Kurum içi girişimcilik çalışmalarının genellik şirketlerde iç proje olarak kaldığını ve dışarıya açılmadığını vurgulayan Salt, şunları kaydetti:
“Biz kurum içi girişimcilerimizi çok fazla müracaat ortasından seçtik. Güçlü Grubu’na yönelik olan bu programlara birinci çeşidinde 300’e yakın müracaat vardı. 2. tıpta ise 720 başvuran sayısına ulaştık. Bu sayılar bize içerideki ilgiyi gösteriyor. Aslında çalışanlarımızın bunu yapma istekleri varmış yalnızca bir tetikleyici gerekiyormuş. Programın 2. çeşidindeki müracaat sayısı bize bunu gösterdi. Geçmiş projelerimiz ortasında çok başarılı girişimcilerimiz oldu. Örneğin, bir girişimcimiz sürdürebilir bir dünya için boya plastik üretiyor, hatta bu mevzuda bir fabrika kuruluyor. Bu türlü başarılı teşebbüsler, çalışanlarımıza motivasyon sağlıyor. Beşerler değişmeye çok hazırmış aslında.

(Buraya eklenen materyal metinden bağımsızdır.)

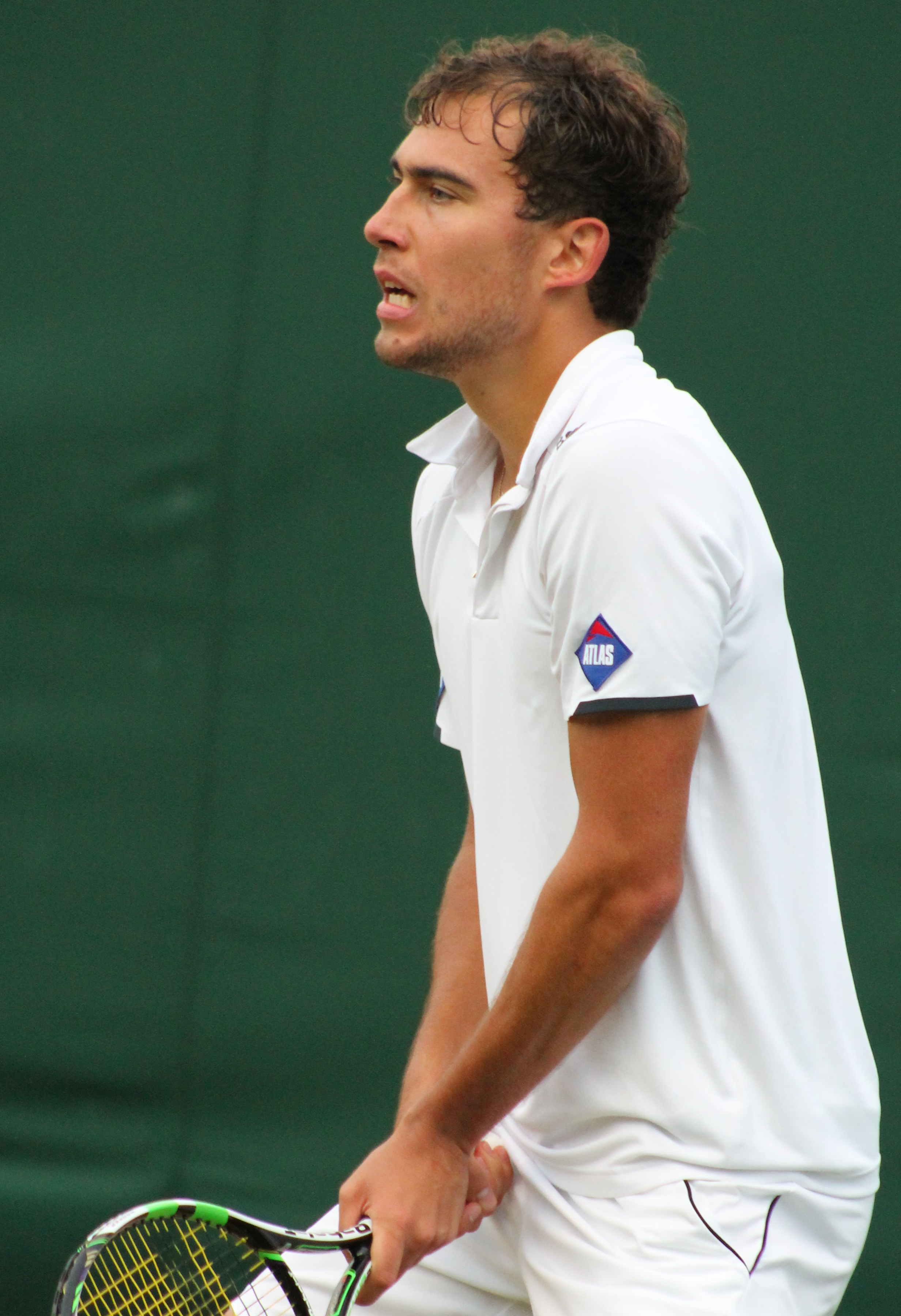 Janowicz WM14 (19)

Türkiye’nin en büyük avantajlarından biri insanların içinde hakikaten değişme ve gelişme isteği olması, ayrıyeten risk alma algısı da çok yüksek bir toplumuz. Kâfi ki buna uygun bir platform kurulsun. Biz de burada onu başardık.”
IstanbulTechWeek, 7 Kasım’a kadar çevrim içi olarak devam edecek.